In order to change the sequence from left to right, the core of Diff algorithm lies in how to generate the minimum operation sequence and modify Index and Offset at the same time to realize the function of adding, deleting and changing.

  1. Del 2;” The “b” element was removed, and its corresponding Index was 2. In order to reduce the size of the patch package, only Index was stored except for the new element.

  2. “C “,” D “, “e” elements automatically move forward without operation;

  3. Addf(5); Add the element “f” in the fifth position.

For Offset, this is more complicated because each Section can have many elements. Finally, we get the final operation queue. Why is DexDiff able to do this with very little memory? This is because the DexDiff algorithm deals with each operation and does not need to read all the data at once. The data of DexDiff are as follows:



Through the implementation of DexDiff algorithm, we not only solved the performance loss of Dalvik platform, but also solved the problem of large patch package of Art platform. However, the disadvantage of this scheme is that the Rom volume is relatively large. Considering that the storage space of mobile devices is promoted relatively quickly, wechat can accept the cost of increasing the Rom space by dozens of meters.

The challenges of Android N

After the launch, I was full of confidence, but soon received a Crash from Huawei:



And the Crash only appeared on Android N, which was very shocking to us at that time. Did Android N not support Java hot patches? Have these two months of hard work been for nothing? All imagination is pale, only to continue to look for reasons inside the source code.
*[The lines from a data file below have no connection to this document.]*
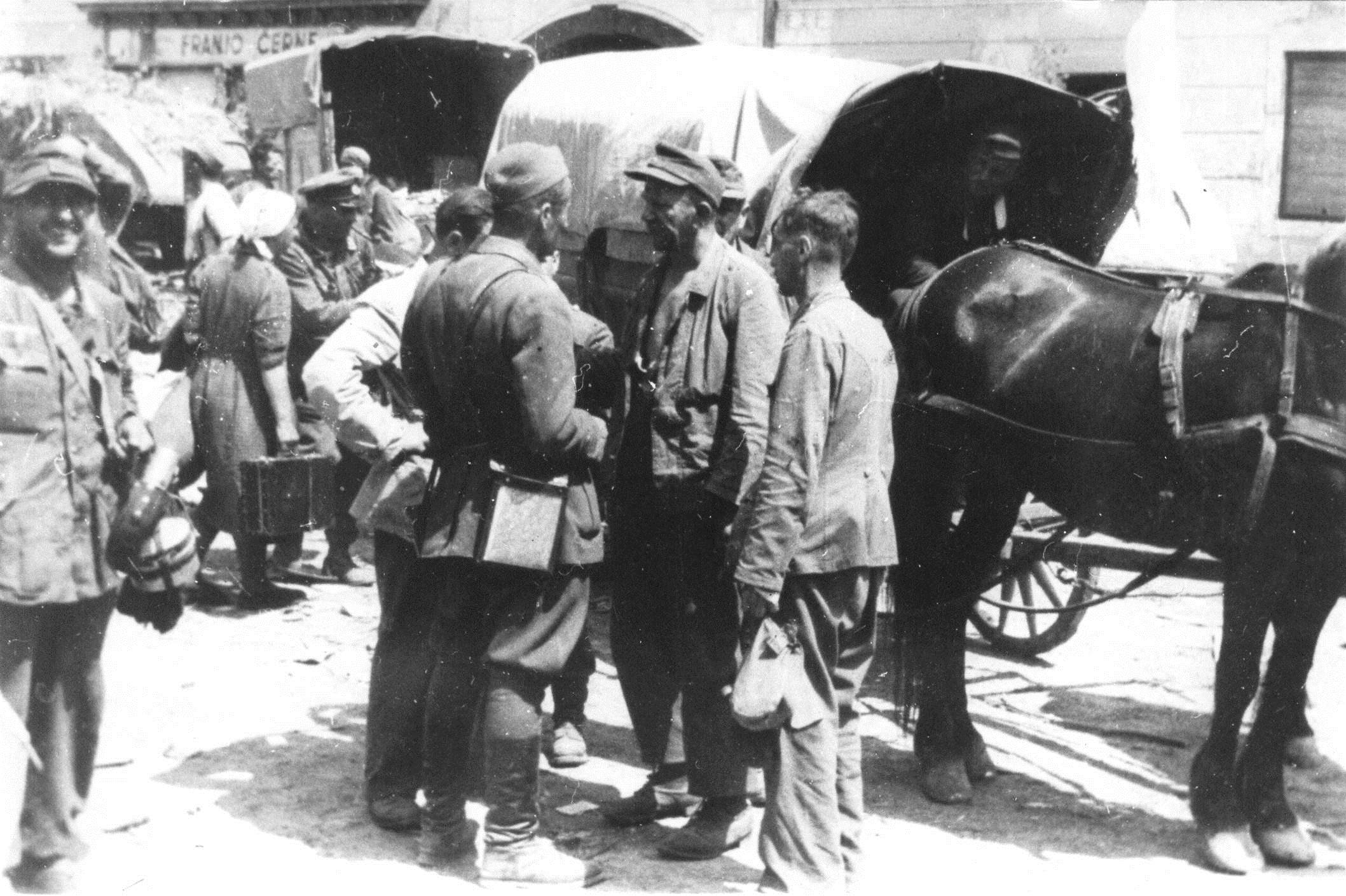 Srpskohrvatski / српскохрватски: Dušan Dragović - komandant 9. crnogorske udarne brigade u razgovoru sa zarobljenim neprijateljskim vojnicima, Zidani Most, maja 1945.
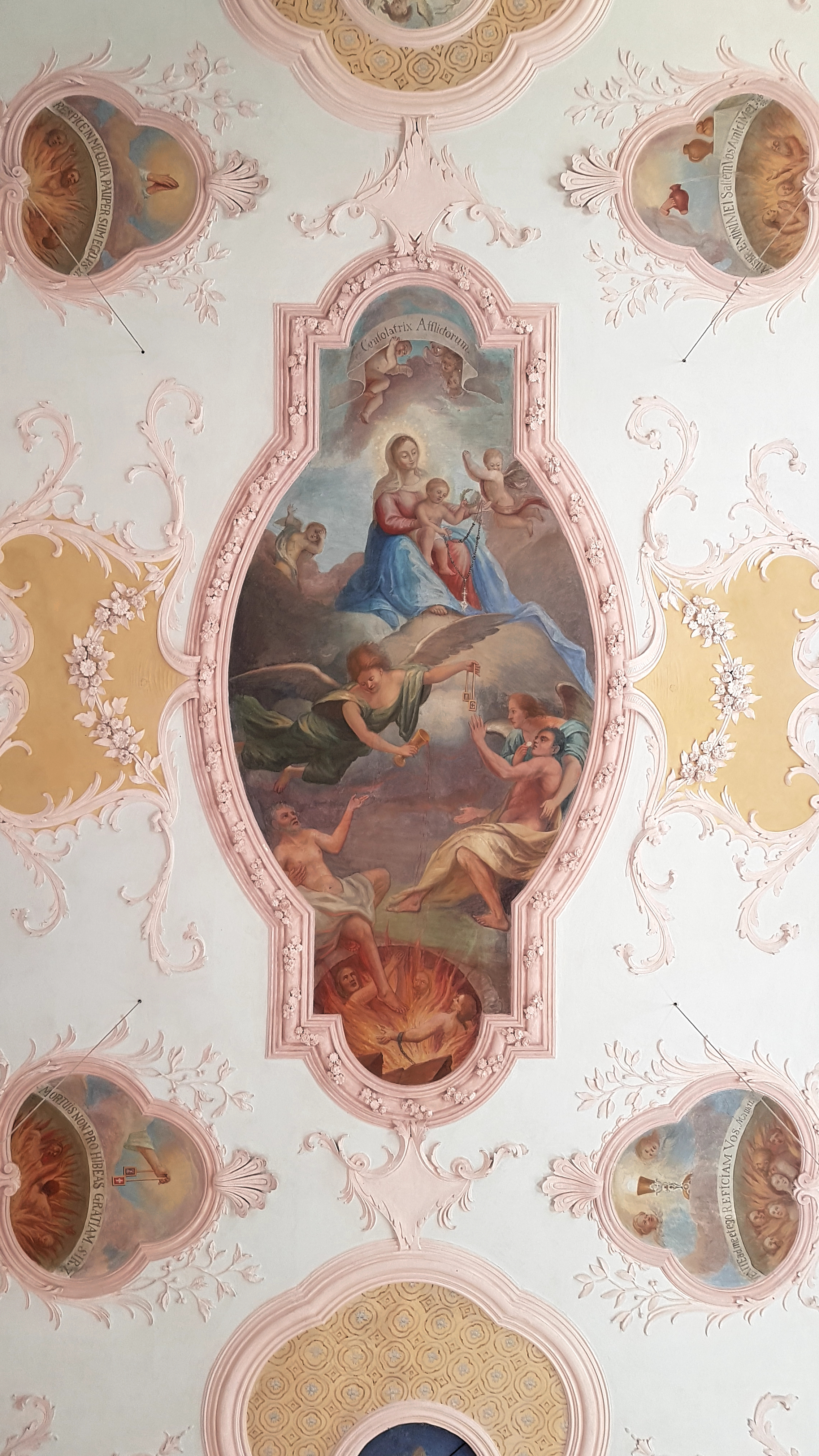 St. Laurentius (Unterbrunn), neubarocke Deckenfresken im Langhaus.
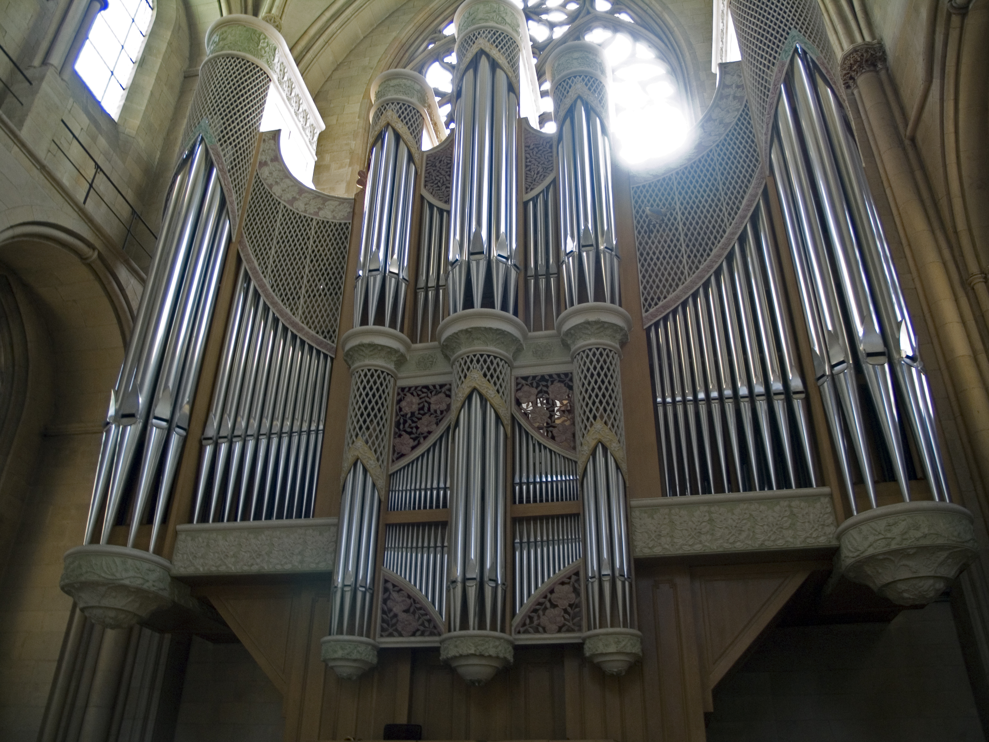 Северный Рейн - Вестфалия, Мюнстер - собор Святого Павла
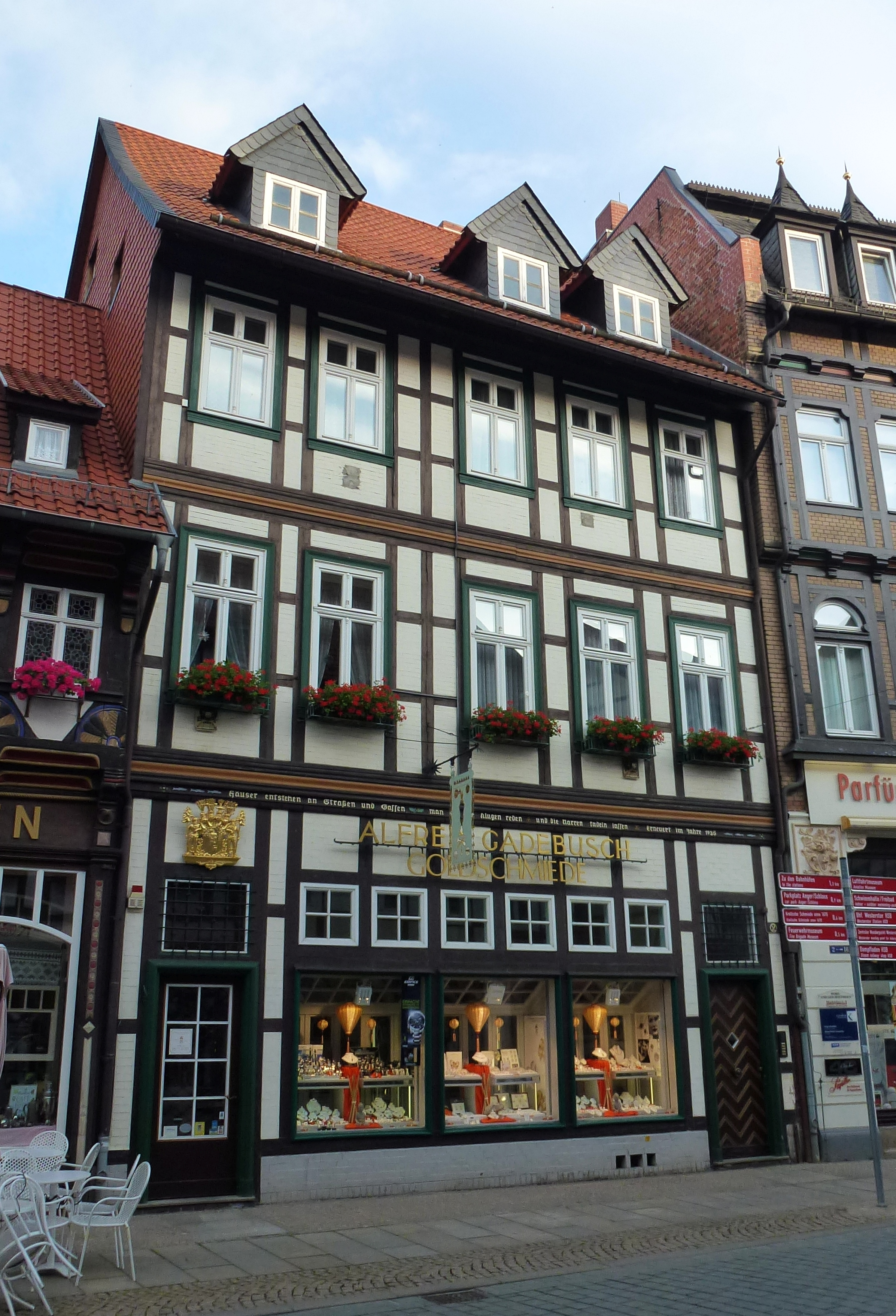 Das Haus Breite Straße 2 in Wernigerode, ein Vorgängerbau ist für 1533 nachgewiesen. Das heutige Haus, welches seit 1890 die Goldschmiede Gadebusch beherbergt, wurde wohl um 1850 errichtet.
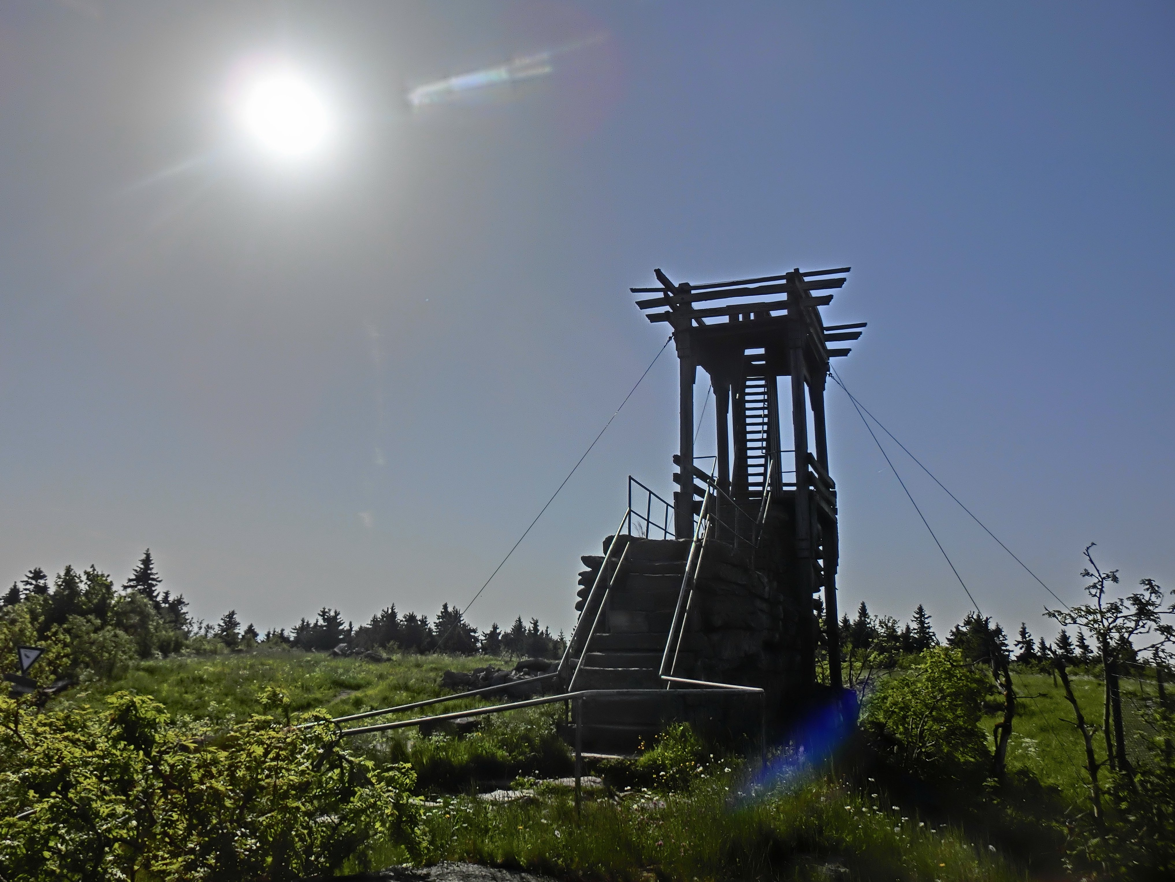 Backöfele 1
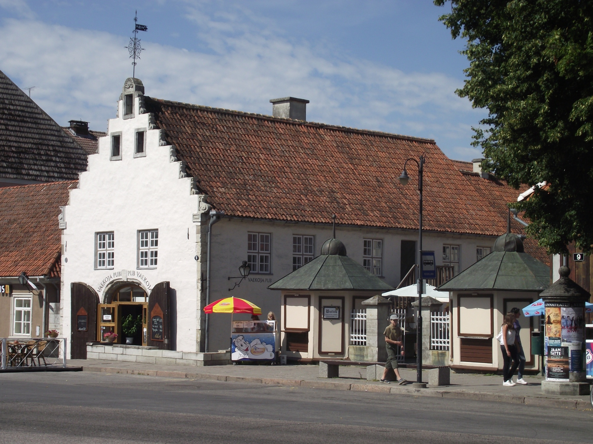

On the basis of the previous, this piece of research did not spend too much time, mainly due to the mixed compilation mode of Android N. For more detailed analysis, see the article Android N Hybrid compilation and The Impact of hot patches.

Challenges of OTA

Having just solved the Android N problem, I’m still basking in my own triumph. The front line soon came bad news, Xiaomi feedback that some users of the development version of wechat when the launch of black screen, or even ANR.

At that time, the first reaction was impossible. All DexOpt operations were put into a separate process. Why only appeared on the Art platform? Why mi development version user feedback is more? After analysis, we found that the optimized Odex file has validity check:

  • Dalvik platform: Modtime/CRC…

  • Art platform: checksum/image_checksum/image_offset…

This is very easy to understand, because after OTA, the system image has changed, and the offset address used by image in odex file is probably wrong. For classn. dex files, re-dex2OAT has been completed in OTA upgrade systems, while patches are dynamically loaded and can only be executed synchronously at first execution.

This can take up to ten seconds, black screen and even ANR is very easy to understand. So why is it that only Xiaomi users give more feedback? This is also because the development version of Xiaomi will push the system upgrade every week.

At that point, we re-examined the idea of full synthesis and again doubted the principle of the scheme itself, which brought the following costs on the Art platform:

  1. Black screen after OTA; Loading interface may be possible, but it is not a good solution.

  2. Rom volume problem; For a Dex of 10M, the oDEX product in Dalvik is only about 11M, but on Art platform, it can reach more than 30m.

  3. Android N issues; Android N struggled with mixed compilation, but was abandoned by the patch-full synthesis mechanism. This is because dynamically loaded Dex is still fully compiled.

In retrospect, the Qzone scheme only packs the required classes into patches and pushes them, which may result in large patches on the Art platform, but it is certainly much, much less than the fully synthesized Dex. Here, we put forward the idea of platform synthesis, that is, synthesis of full Dex on Dalvik platform and synthesis of small Dex required on Art platform.

DexDiff algorithm is already very complex, in fact, it is even more difficult to achieve sub-platform synthesis.



The main difficulties are as follows:

  • Small Dex class collection; What classes should be in this little Dex?

  • ClassN processing; What about ClassN, where classes might move from one Dex to another?

  • Offset secondary correction; How can the sequence of operations in the patch pack be refixed?

  • Size of art.info; To correct the size of the info file introduced by the offset?

Fortunately, we were not afraid in the face of difficulties, and finally realized this set of solutions, which other total synthesis solutions could not do:

  1. Dalvik full synthesis solves the performance loss caused by pile insertion;

  2. Small DEX was synthesized on Art platform to solve the problems of large Rom volume, OTA upgrade and Android N.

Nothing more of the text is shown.